Extracted records
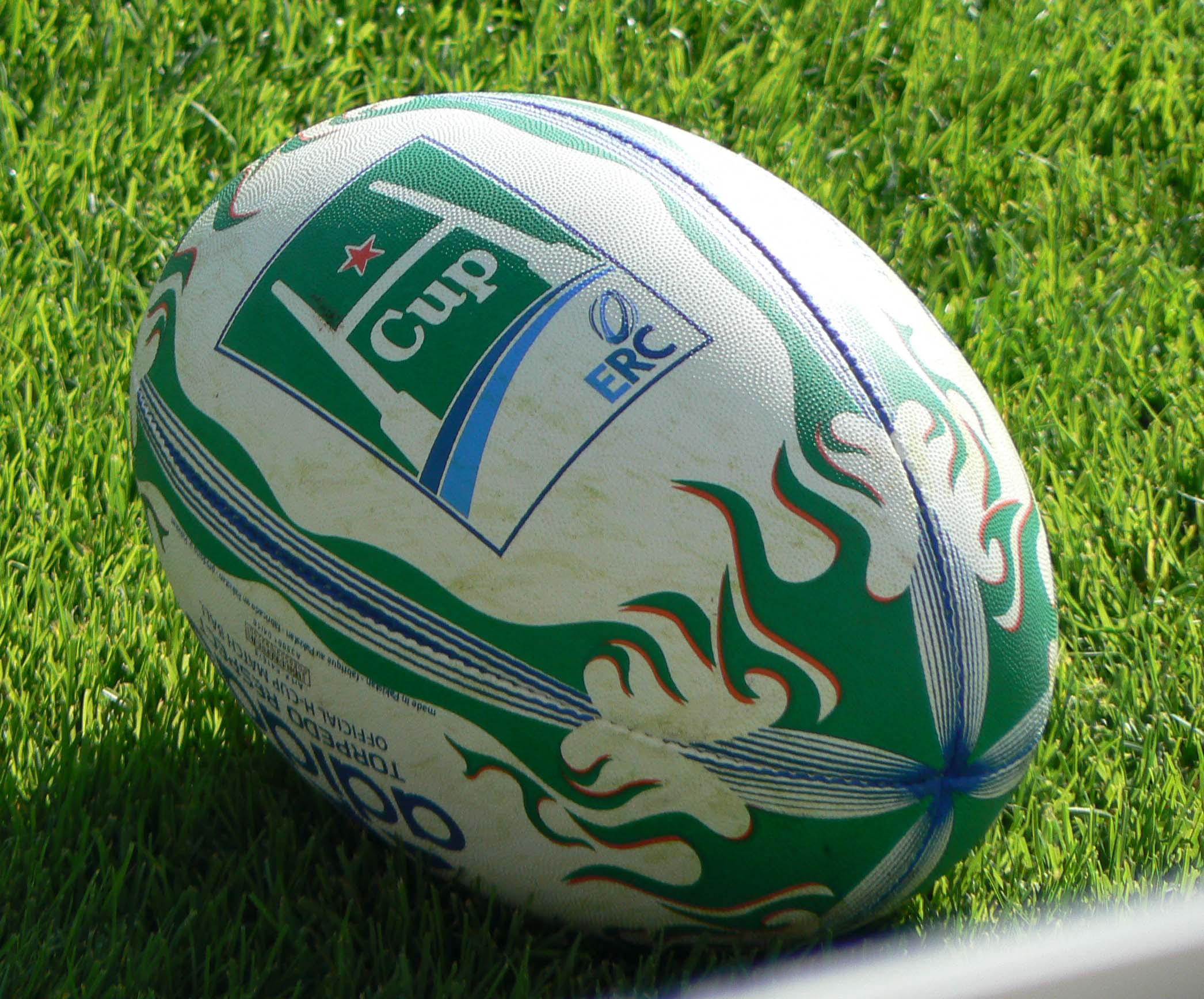 Le ballon version 2010-2011 de la coupe d'Europe de rugby à XV.
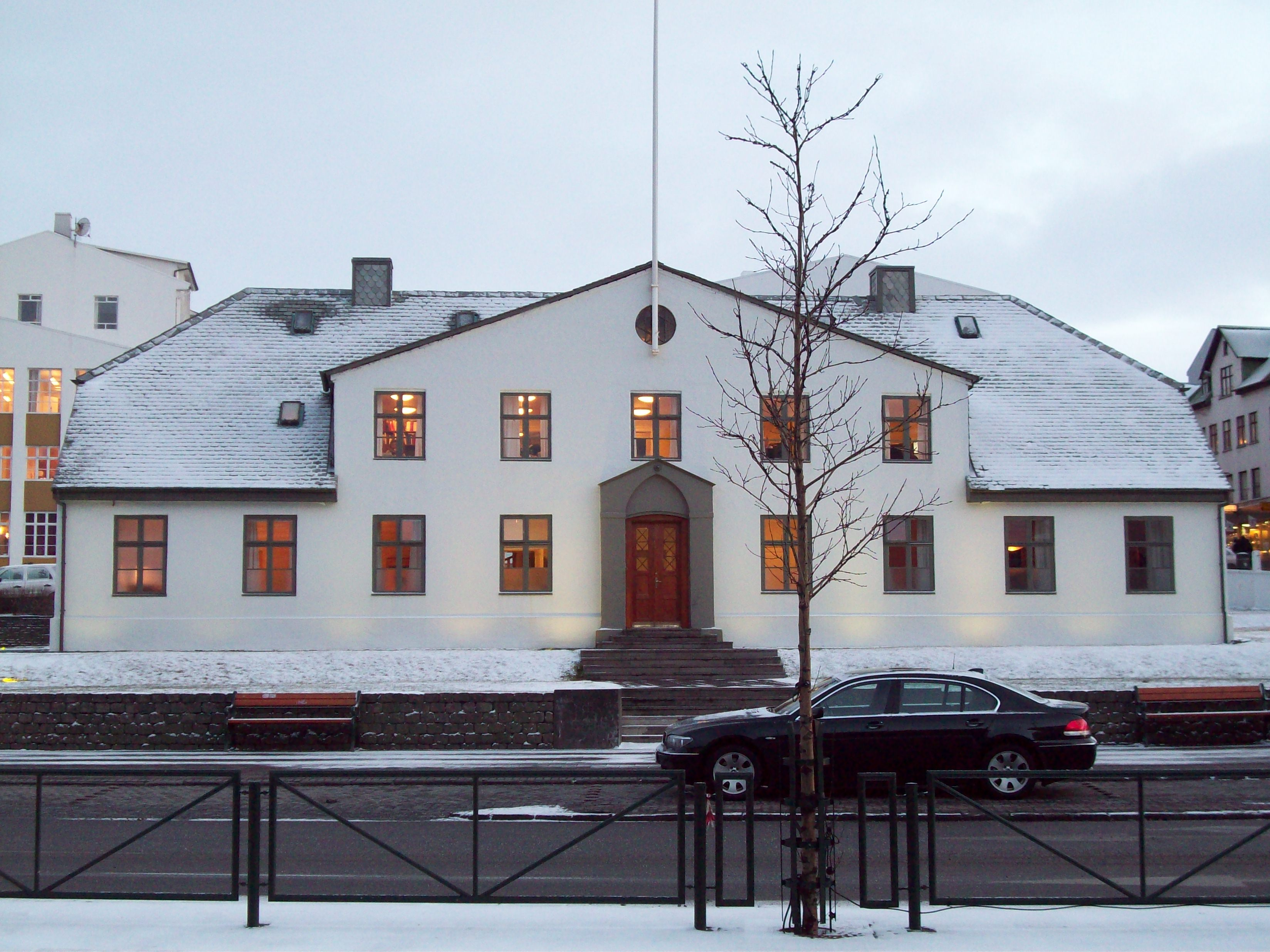 Stjórnarráðshúsið
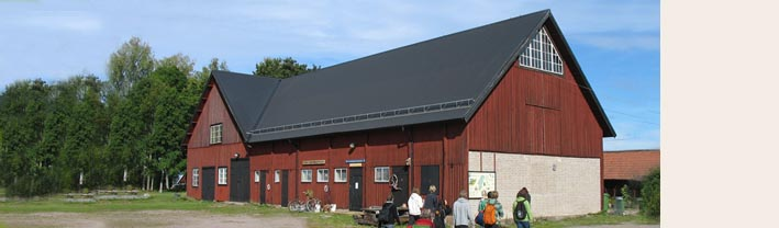 Ladan som Biosfärum Gröna kunskapshuset ligger i tillhörde förut Länsmansgården på Östa. Vid ombyggnationerna som skett har stor hänsyn tagit till det ursprungliga för att visa på och bevara kulturarvet på platsen.
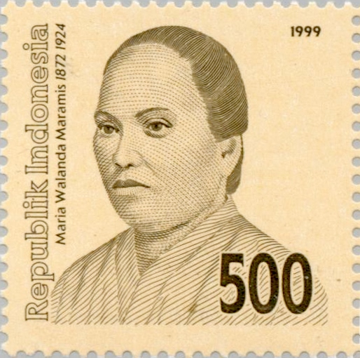 Maria Walanda Maramis
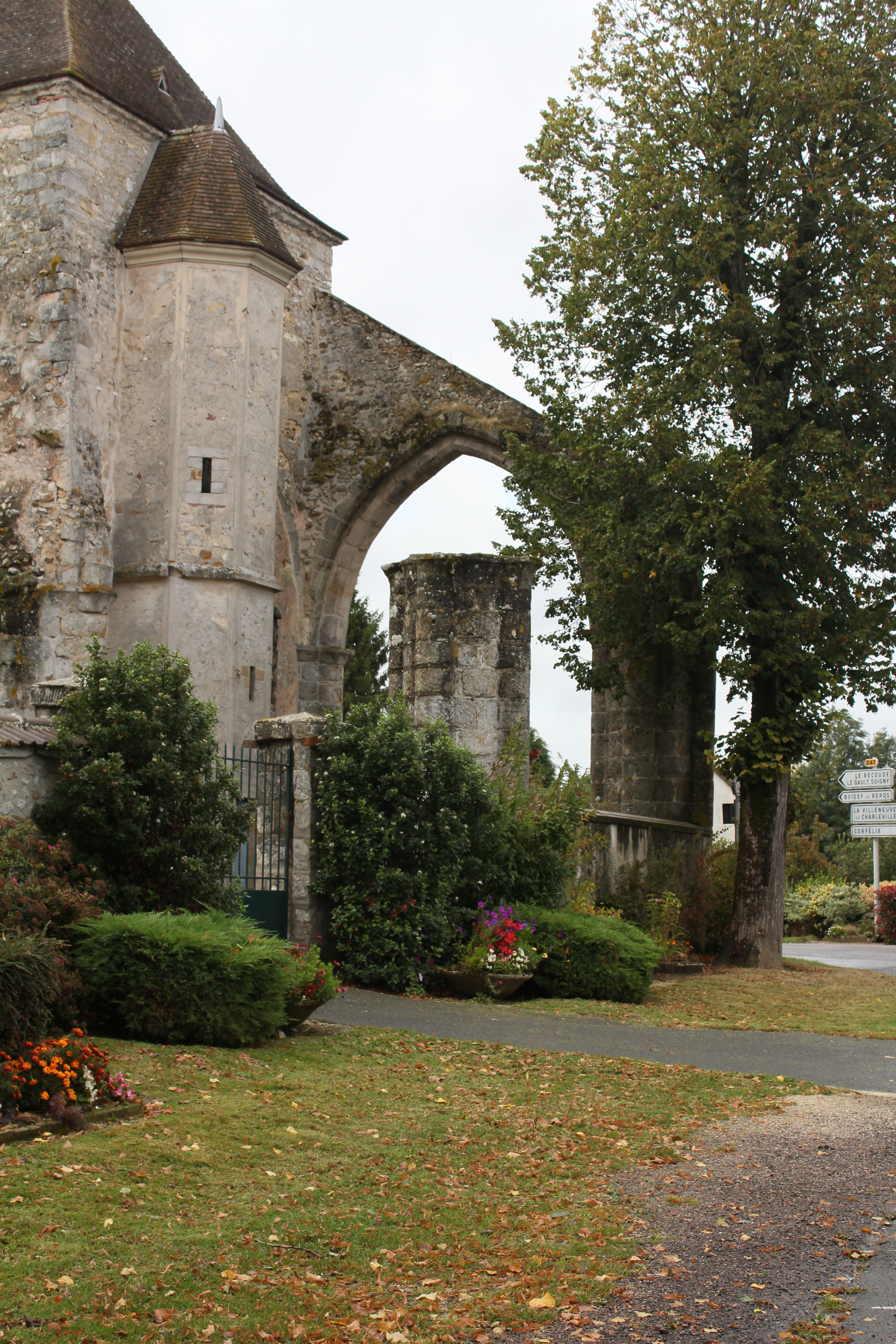 Église Saint-Pierre de Charleville, (Classé, 1920) .

» **WORK TO BE COMPLETED**
Reproduce the records in full, exactly as they appear, and show none of the pictures.

» **SOLUTION TO THIS EXERCISE**
 Le ballon version 2010-2011 de la coupe d'Europe de rugby à XV.
 Stjórnarráðshúsið
 Ladan som Biosfärum Gröna kunskapshuset ligger i tillhörde förut Länsmansgården på Östa. Vid ombyggnationerna som skett har stor hänsyn tagit till det ursprungliga för att visa på och bevara kulturarvet på platsen.
 Maria Walanda Maramis
 Église Saint-Pierre de Charleville, (Classé, 1920) .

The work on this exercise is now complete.